The researchers combined some Hispanic, Indian and Asian surnames like “Hernandez,” “Singh” and “Chang” with ethnically neutral first names like “Mindy” and “Wendy.” Those “Anglicized” names suggested second-generation assimilation, according to the study. And they fared as much as 18% better than inquiries with “racialized” first and last names.

Gaddis and Ghosal concluded that indicators of “immigrant generational status” will likely help shape discrimination in the future.

“The people that made these decisions, they’re going to be making other decisions later that are of even more importance,” Gaddis explained. “Whether it’s to hire somebody, to promote somebody, to give somebody a loan, or to give somebody some sort of other opportunity. And that’s not going to be any different. There’s nothing to suggest that they necessarily are going to be more open to making other decisions.”

There’s a plentiful supply of studies touting the millennial generation as more accepting. A Pew Research survey released in 2010 said millennials are less religious and more ethnically and racially diverse than older adults.
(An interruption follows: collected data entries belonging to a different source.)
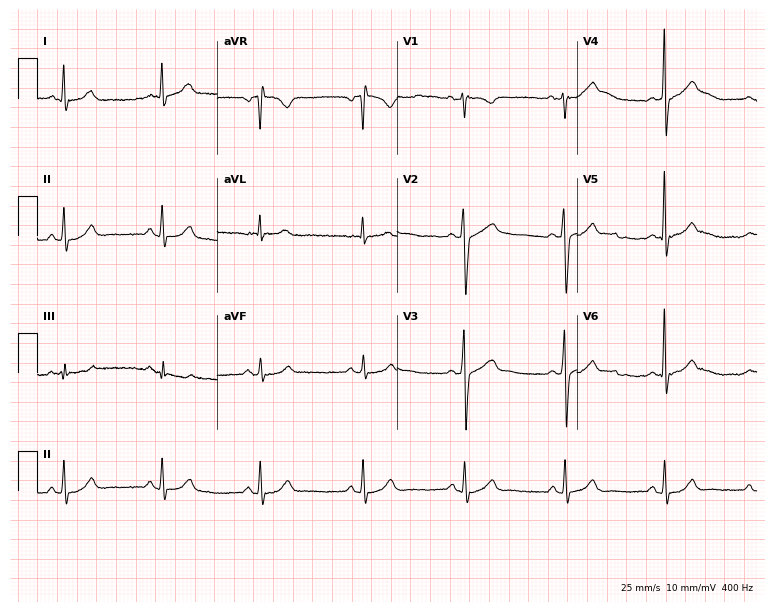
ECG — a 47-year-old male patient. Labelled as a normal ECG.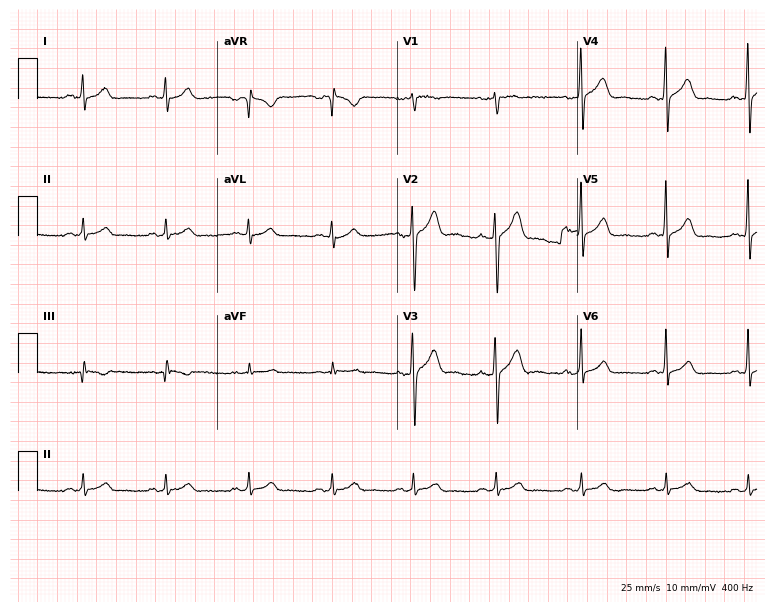
12-lead ECG (7.3-second recording at 400 Hz) from a 33-year-old male. Screened for six findings — first-degree AV block, right bundle branch block, left bundle branch block, sinus bradycardia, atrial fibrillation, sinus tachycardia — none is recorded.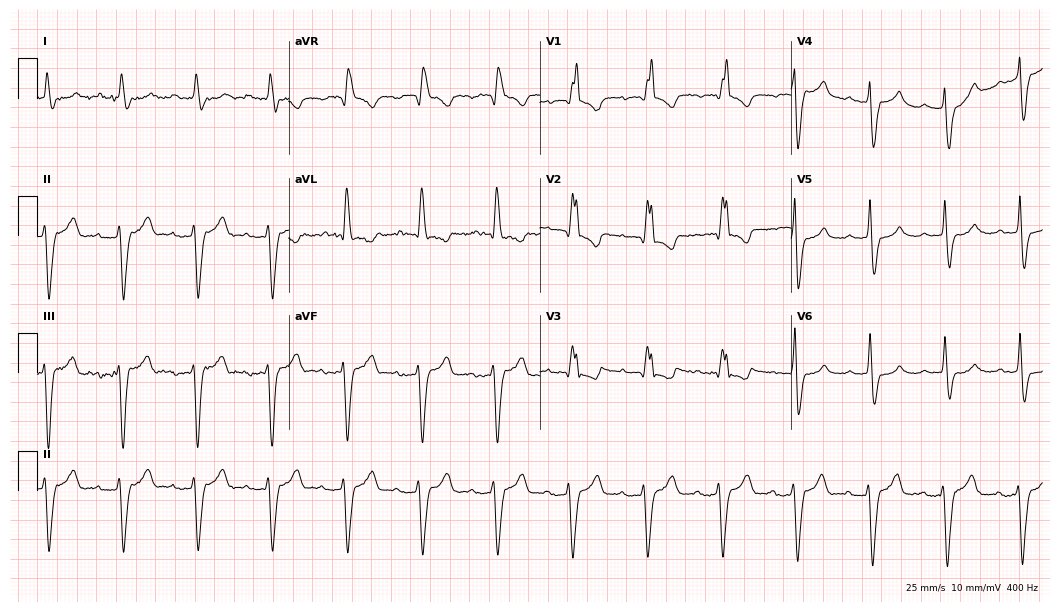
ECG (10.2-second recording at 400 Hz) — a man, 85 years old. Findings include first-degree AV block, right bundle branch block (RBBB).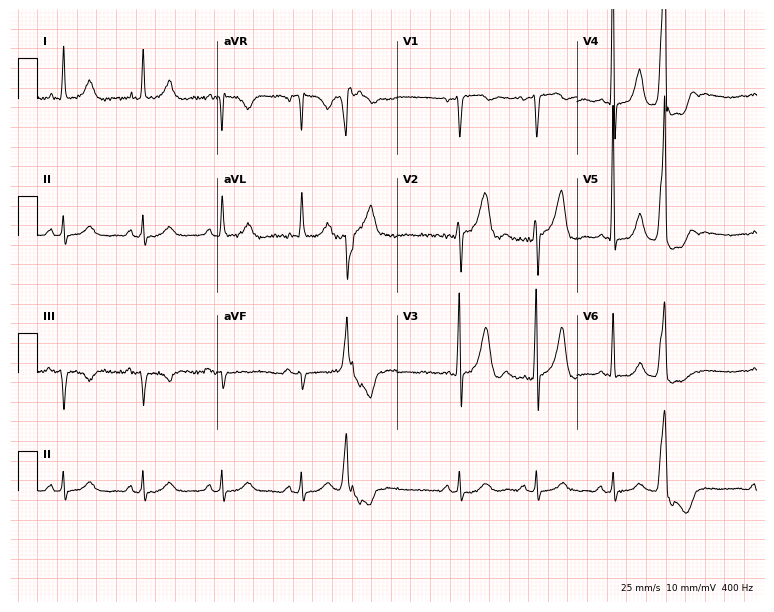
12-lead ECG from a 73-year-old male. No first-degree AV block, right bundle branch block (RBBB), left bundle branch block (LBBB), sinus bradycardia, atrial fibrillation (AF) or sinus tachycardia recorded for this tracing.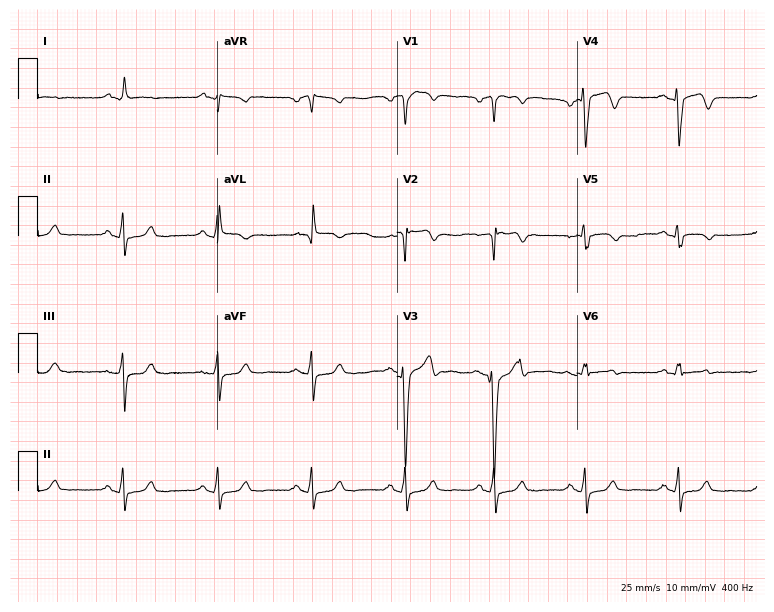
12-lead ECG (7.3-second recording at 400 Hz) from a 48-year-old male. Screened for six findings — first-degree AV block, right bundle branch block, left bundle branch block, sinus bradycardia, atrial fibrillation, sinus tachycardia — none is recorded.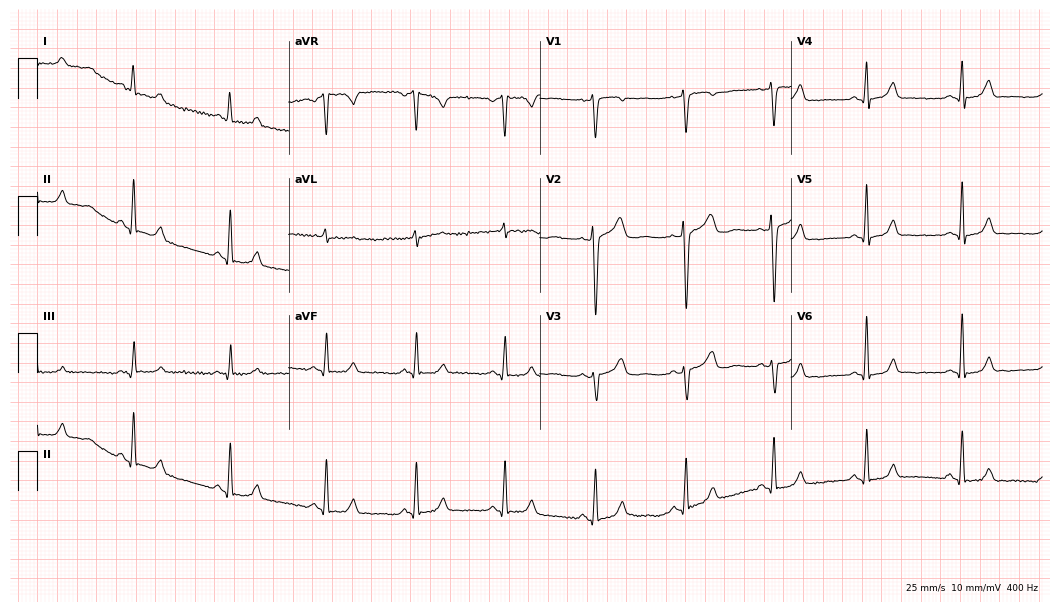
12-lead ECG from a 39-year-old woman (10.2-second recording at 400 Hz). Recorded interpretation: within normal limits.

Texas A&M research scientist Nick Davis found signs that millennials are more sensitive to the impacts of institutional racism in a January 2019 research paper.
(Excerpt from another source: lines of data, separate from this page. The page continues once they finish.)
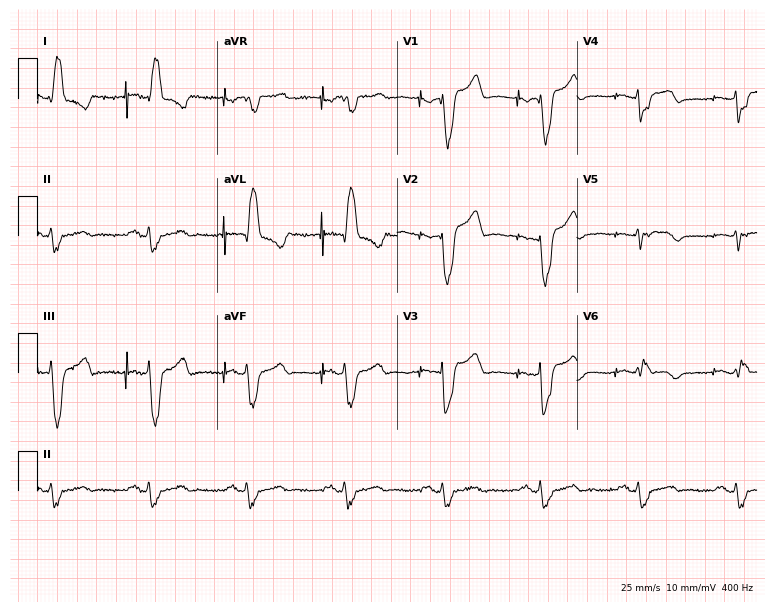
ECG (7.3-second recording at 400 Hz) — a female patient, 56 years old. Screened for six findings — first-degree AV block, right bundle branch block (RBBB), left bundle branch block (LBBB), sinus bradycardia, atrial fibrillation (AF), sinus tachycardia — none is recorded. Other findings, if any, are not listed.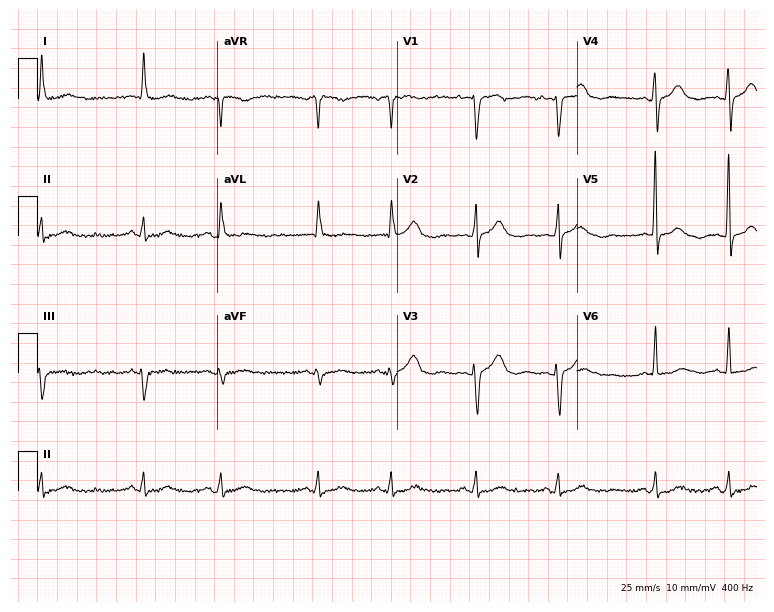
12-lead ECG (7.3-second recording at 400 Hz) from a 66-year-old woman. Screened for six findings — first-degree AV block, right bundle branch block, left bundle branch block, sinus bradycardia, atrial fibrillation, sinus tachycardia — none is recorded.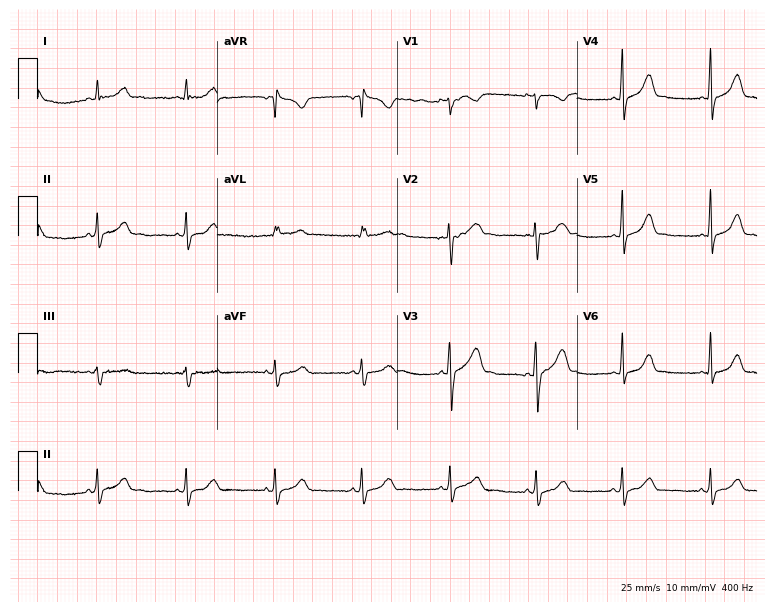
ECG — a 30-year-old female. Screened for six findings — first-degree AV block, right bundle branch block (RBBB), left bundle branch block (LBBB), sinus bradycardia, atrial fibrillation (AF), sinus tachycardia — none is recorded. Only these six findings were labelled.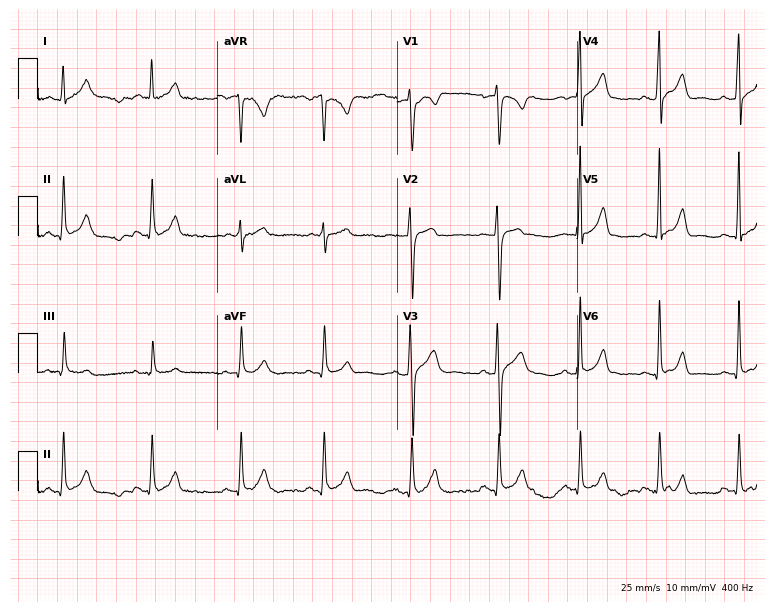
12-lead ECG from a male, 29 years old. Recorded interpretation: within normal limits.

But while those studies give an optimistic outlook of a younger generation, more in-depth research puts their beliefs more in line with those of their predecessors.

A correspondence audit is a field experiment method of research popular with sociologists, economists and political scientists who study discrimination. It’s often done covertly, with participants unaware they’re being surveyed. Gaddis acknowledged it’s an ethical gray area, and it sometimes can be harder to convince university review boards to OK the studies.
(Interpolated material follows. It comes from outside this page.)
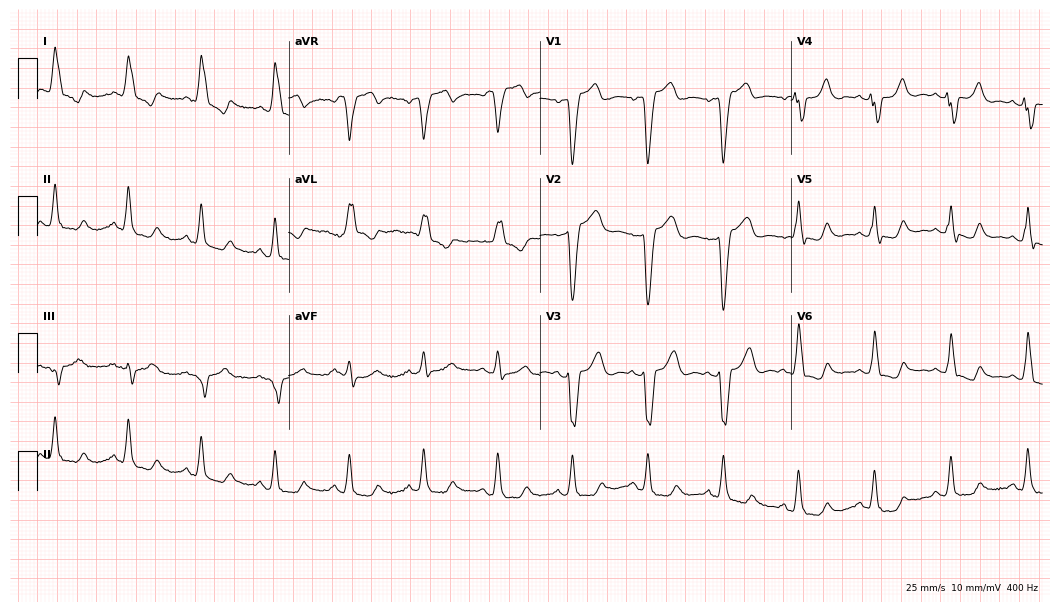
12-lead ECG from a 71-year-old woman (10.2-second recording at 400 Hz). Shows left bundle branch block.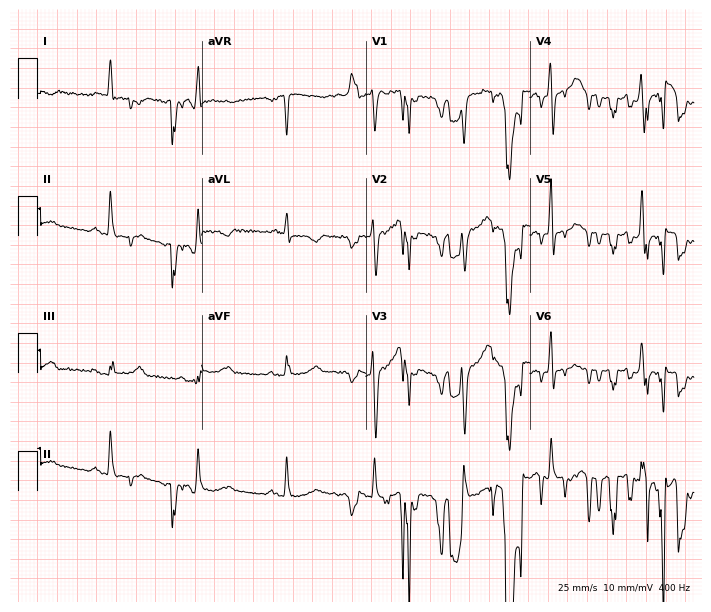
Resting 12-lead electrocardiogram. Patient: a 69-year-old male. None of these six findings is recorded: first-degree AV block, right bundle branch block (RBBB), left bundle branch block (LBBB), sinus bradycardia, atrial fibrillation (AF), sinus tachycardia. Findings outside these six are not listed.

“They’re always a little wary of these kinds of studies, to be honest with you, because it’s actually violating some ethical principles that we try not to violate,” he said. “But, essentially, the argument here is that we cannot understand this process, we cannot study this process, if we don’t do this the way that we do it.”

Penn State political scientist Candis Watts Smith co-wrote “Racial Stasis,” a 2020 book that found that while overt racist attitudes have dwindled, anti-Black animus and racial stereotypes persist in young white America.

Candis Watts Smith (Penn State University)

“This idea that we think that the new generation is going to usher us into a post-racial society is asinine,” she told Atlanta Black Star. “We have little data for that. And what my work shows is that white millennials aren’t as racially progressive as we like to believe.”

Despite claims of post-racial harmony, Watts Smith contends America’s racial progress remains stagnant. She noted that her university’s Black Caucus student organization was “Zoom-bombed” by more than 50 white supremacists during a Jan. 27 virtual meeting.

“I think that our hunch is that we are always going to be walking toward racial progress. But racial progress is not inevitable if we don’t give people the tools to do the things that we want them to do,” Watts Smith said. “So it’s not a surprise what Michael and Raj found. That the hierarchy that we see in all other domains of life — in health, in wealth and income, in return on your investment for higher education, in access to high quality public schooling, in environmental issues — that they find the same pattern in roommate selection.”

Gaddis and Ghosal chalked the inconsistencies up to “social desirability bias,” a tendency for millennials to be less than truthful when asked about their racial attitudes in the post-civil rights era. Gaddis cautioned against relying solely on that research method to guard against respondents give canned answers to save face.

“It’s disheartening to do this kind of research, to be honest, because I don’t want to find these findings, obviously,” Gaddis said. “But at the same time, people like me and other people that do this kind of research, this is consistently what we find.

“There’s a lot of questions that come up about the ethics of it. But in the end, I think they’re still very justified,” he added. “Because it’s not like we’re doing tons of these studies and wasting people’s time and finding that there’s no racial differences. We do the studies, and we find that there are racial differences. I wish there weren’t; I really do. But there are.”